(WHAT IS EXPECTED): Beginning with the first line, please return the entries exactly through the line that contains "sample: C. elegans pharynx", and leave out all later lines.
################
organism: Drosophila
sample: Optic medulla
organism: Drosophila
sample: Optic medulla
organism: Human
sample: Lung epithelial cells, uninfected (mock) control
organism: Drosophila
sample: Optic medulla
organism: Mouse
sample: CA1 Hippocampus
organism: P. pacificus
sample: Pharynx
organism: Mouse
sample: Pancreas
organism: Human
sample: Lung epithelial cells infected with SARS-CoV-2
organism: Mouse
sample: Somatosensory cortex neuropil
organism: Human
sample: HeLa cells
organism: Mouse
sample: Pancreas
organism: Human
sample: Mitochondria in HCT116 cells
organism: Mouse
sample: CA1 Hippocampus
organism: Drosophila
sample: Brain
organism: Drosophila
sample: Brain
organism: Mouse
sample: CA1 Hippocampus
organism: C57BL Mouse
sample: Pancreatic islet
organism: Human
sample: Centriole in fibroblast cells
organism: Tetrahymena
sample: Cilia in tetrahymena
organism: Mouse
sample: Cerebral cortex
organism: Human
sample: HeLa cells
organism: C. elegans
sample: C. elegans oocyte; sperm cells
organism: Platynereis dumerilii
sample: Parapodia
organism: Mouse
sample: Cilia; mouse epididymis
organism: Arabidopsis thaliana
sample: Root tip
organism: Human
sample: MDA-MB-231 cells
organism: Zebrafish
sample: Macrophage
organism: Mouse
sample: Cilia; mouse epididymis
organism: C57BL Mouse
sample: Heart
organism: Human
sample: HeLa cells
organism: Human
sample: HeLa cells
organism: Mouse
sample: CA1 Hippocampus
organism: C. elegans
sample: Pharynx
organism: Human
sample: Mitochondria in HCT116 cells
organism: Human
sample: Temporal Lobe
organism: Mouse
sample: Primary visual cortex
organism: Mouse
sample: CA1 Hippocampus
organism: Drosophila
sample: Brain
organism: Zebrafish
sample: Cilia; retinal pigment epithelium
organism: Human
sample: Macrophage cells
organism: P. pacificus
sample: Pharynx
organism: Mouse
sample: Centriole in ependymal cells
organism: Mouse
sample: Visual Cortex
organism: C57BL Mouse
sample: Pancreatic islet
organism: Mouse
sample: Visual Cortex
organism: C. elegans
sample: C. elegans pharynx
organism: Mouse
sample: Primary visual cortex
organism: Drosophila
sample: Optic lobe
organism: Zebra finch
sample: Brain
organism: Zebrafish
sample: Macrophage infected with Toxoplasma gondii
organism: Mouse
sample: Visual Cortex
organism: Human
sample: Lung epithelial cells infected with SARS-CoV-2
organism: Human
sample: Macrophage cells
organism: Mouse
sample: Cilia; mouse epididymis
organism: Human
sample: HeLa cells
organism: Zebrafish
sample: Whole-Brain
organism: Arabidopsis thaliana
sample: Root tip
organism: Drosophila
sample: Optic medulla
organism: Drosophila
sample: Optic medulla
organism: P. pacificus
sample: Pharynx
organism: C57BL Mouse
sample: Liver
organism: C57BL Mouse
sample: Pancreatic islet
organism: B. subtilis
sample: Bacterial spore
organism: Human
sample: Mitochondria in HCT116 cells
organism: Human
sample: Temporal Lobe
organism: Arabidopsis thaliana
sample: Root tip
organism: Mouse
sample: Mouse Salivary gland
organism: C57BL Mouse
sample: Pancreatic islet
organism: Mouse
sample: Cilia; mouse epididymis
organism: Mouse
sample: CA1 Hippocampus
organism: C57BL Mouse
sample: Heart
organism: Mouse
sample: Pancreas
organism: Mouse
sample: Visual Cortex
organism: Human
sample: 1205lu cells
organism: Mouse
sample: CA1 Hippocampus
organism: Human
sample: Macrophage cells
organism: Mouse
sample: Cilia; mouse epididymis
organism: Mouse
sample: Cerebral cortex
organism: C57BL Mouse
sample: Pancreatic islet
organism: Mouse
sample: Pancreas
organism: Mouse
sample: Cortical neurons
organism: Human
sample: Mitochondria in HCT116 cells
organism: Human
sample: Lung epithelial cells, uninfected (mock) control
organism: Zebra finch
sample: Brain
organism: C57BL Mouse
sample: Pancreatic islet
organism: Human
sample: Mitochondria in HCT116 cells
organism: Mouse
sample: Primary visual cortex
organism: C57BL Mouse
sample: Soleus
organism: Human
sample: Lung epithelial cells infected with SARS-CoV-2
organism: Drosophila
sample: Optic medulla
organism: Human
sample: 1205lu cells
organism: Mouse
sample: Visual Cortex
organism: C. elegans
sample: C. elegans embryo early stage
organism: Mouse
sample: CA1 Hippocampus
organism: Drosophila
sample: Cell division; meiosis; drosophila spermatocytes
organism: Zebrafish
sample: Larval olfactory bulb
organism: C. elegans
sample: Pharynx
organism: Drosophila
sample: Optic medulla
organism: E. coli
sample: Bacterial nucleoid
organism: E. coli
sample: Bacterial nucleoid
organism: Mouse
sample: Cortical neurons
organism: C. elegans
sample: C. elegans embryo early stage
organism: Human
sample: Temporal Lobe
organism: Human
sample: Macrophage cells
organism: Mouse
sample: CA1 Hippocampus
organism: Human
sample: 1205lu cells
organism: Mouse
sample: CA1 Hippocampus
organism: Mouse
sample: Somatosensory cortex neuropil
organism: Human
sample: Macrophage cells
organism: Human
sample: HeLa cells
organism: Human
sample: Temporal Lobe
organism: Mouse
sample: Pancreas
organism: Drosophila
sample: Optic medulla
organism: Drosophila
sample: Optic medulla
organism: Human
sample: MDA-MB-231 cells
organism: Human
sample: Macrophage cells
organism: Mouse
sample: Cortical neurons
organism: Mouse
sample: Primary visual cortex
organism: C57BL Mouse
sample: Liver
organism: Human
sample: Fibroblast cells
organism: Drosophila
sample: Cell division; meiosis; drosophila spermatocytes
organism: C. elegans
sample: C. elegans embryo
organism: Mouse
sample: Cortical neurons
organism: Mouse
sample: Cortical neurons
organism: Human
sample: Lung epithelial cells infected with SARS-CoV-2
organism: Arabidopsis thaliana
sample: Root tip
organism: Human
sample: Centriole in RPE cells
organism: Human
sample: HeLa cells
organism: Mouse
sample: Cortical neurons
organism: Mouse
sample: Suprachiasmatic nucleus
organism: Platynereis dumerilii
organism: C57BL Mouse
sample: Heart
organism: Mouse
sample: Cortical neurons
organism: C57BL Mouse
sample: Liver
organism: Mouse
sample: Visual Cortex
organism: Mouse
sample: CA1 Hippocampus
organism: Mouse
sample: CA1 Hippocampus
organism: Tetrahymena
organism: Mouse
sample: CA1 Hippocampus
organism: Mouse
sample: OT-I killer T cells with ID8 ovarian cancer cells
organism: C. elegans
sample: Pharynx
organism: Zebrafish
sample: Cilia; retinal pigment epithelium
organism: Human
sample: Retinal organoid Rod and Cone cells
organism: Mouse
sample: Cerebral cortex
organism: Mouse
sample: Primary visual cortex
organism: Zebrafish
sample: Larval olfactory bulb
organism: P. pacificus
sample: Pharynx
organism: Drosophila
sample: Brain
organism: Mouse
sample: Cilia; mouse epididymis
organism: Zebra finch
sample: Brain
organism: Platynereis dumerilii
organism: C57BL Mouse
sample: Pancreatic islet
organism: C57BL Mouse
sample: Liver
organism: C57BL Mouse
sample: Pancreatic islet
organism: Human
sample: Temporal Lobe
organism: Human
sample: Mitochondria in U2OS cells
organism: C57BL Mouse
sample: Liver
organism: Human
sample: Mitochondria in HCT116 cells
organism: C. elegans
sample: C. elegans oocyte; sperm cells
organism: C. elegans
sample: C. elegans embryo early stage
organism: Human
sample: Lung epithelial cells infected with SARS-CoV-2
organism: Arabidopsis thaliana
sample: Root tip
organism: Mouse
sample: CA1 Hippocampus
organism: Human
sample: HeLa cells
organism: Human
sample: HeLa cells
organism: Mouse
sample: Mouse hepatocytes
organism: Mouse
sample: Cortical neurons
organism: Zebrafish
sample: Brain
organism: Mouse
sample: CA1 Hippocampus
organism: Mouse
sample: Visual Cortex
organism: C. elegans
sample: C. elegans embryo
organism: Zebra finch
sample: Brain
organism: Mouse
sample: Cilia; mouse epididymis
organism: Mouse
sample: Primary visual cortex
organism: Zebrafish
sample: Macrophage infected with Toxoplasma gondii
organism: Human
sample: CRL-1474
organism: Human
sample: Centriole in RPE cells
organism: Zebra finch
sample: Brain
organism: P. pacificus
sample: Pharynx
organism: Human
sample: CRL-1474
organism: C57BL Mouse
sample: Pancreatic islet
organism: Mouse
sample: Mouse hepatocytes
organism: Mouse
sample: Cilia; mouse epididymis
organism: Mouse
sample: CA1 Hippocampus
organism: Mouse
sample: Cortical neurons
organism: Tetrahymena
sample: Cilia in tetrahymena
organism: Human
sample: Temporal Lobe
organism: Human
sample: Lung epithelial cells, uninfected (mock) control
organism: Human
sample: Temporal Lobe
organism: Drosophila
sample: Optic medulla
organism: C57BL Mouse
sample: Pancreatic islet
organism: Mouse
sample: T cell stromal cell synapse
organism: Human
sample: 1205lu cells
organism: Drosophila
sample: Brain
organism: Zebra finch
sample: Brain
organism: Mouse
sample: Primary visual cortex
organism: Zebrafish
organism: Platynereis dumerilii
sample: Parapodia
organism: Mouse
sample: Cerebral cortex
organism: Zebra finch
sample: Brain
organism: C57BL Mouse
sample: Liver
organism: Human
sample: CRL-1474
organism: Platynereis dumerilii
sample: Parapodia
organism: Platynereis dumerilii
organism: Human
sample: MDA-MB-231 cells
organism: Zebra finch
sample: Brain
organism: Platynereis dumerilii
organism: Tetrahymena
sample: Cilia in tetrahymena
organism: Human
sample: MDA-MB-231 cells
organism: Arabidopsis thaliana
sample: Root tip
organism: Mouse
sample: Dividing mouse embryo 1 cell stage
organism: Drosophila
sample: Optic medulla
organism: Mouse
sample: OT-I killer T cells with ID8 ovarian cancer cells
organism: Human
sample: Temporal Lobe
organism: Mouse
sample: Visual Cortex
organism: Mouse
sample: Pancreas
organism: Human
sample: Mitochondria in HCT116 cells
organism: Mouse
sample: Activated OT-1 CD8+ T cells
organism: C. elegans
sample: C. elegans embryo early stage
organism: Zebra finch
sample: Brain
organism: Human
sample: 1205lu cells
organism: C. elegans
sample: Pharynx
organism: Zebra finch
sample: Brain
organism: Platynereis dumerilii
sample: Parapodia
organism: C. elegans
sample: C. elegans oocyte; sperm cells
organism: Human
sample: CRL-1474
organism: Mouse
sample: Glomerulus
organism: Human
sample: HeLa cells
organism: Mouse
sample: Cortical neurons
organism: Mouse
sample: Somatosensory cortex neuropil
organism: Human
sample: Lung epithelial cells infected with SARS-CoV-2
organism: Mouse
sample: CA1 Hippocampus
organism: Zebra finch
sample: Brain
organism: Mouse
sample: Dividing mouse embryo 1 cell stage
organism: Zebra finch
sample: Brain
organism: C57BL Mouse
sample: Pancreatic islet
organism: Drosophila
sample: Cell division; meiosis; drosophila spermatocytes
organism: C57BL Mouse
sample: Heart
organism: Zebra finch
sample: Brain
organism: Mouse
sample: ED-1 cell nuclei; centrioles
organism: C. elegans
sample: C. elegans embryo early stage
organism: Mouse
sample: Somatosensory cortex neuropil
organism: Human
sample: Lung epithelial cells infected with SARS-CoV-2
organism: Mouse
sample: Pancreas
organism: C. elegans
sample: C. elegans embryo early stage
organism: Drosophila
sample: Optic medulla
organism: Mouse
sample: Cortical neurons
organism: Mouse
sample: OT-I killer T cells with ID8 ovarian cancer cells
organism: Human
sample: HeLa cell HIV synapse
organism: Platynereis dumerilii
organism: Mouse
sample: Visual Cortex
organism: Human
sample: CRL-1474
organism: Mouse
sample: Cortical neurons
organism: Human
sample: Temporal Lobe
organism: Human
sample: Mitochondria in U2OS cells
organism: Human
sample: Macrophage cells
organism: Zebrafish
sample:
################
(OUTPUT BELOW):
organism: Drosophila
sample: Optic medulla
organism: Drosophila
sample: Optic medulla
organism: Human
sample: Lung epithelial cells, uninfected (mock) control
organism: Drosophila
sample: Optic medulla
organism: Mouse
sample: CA1 Hippocampus
organism: P. pacificus
sample: Pharynx
organism: Mouse
sample: Pancreas
organism: Human
sample: Lung epithelial cells infected with SARS-CoV-2
organism: Mouse
sample: Somatosensory cortex neuropil
organism: Human
sample: HeLa cells
organism: Mouse
sample: Pancreas
organism: Human
sample: Mitochondria in HCT116 cells
organism: Mouse
sample: CA1 Hippocampus
organism: Drosophila
sample: Brain
organism: Drosophila
sample: Brain
organism: Mouse
sample: CA1 Hippocampus
organism: C57BL Mouse
sample: Pancreatic islet
organism: Human
sample: Centriole in fibroblast cells
organism: Tetrahymena
sample: Cilia in tetrahymena
organism: Mouse
sample: Cerebral cortex
organism: Human
sample: HeLa cells
organism: C. elegans
sample: C. elegans oocyte; sperm cells
organism: Platynereis dumerilii
sample: Parapodia
organism: Mouse
sample: Cilia; mouse epididymis
organism: Arabidopsis thaliana
sample: Root tip
organism: Human
sample: MDA-MB-231 cells
organism: Zebrafish
sample: Macrophage
organism: Mouse
sample: Cilia; mouse epididymis
organism: C57BL Mouse
sample: Heart
organism: Human
sample: HeLa cells
organism: Human
sample: HeLa cells
organism: Mouse
sample: CA1 Hippocampus
organism: C. elegans
sample: Pharynx
organism: Human
sample: Mitochondria in HCT116 cells
organism: Human
sample: Temporal Lobe
organism: Mouse
sample: Primary visual cortex
organism: Mouse
sample: CA1 Hippocampus
organism: Drosophila
sample: Brain
organism: Zebrafish
sample: Cilia; retinal pigment epithelium
organism: Human
sample: Macrophage cells
organism: P. pacificus
sample: Pharynx
organism: Mouse
sample: Centriole in ependymal cells
organism: Mouse
sample: Visual Cortex
organism: C57BL Mouse
sample: Pancreatic islet
organism: Mouse
sample: Visual Cortex
organism: C. elegans
sample: C. elegans pharynx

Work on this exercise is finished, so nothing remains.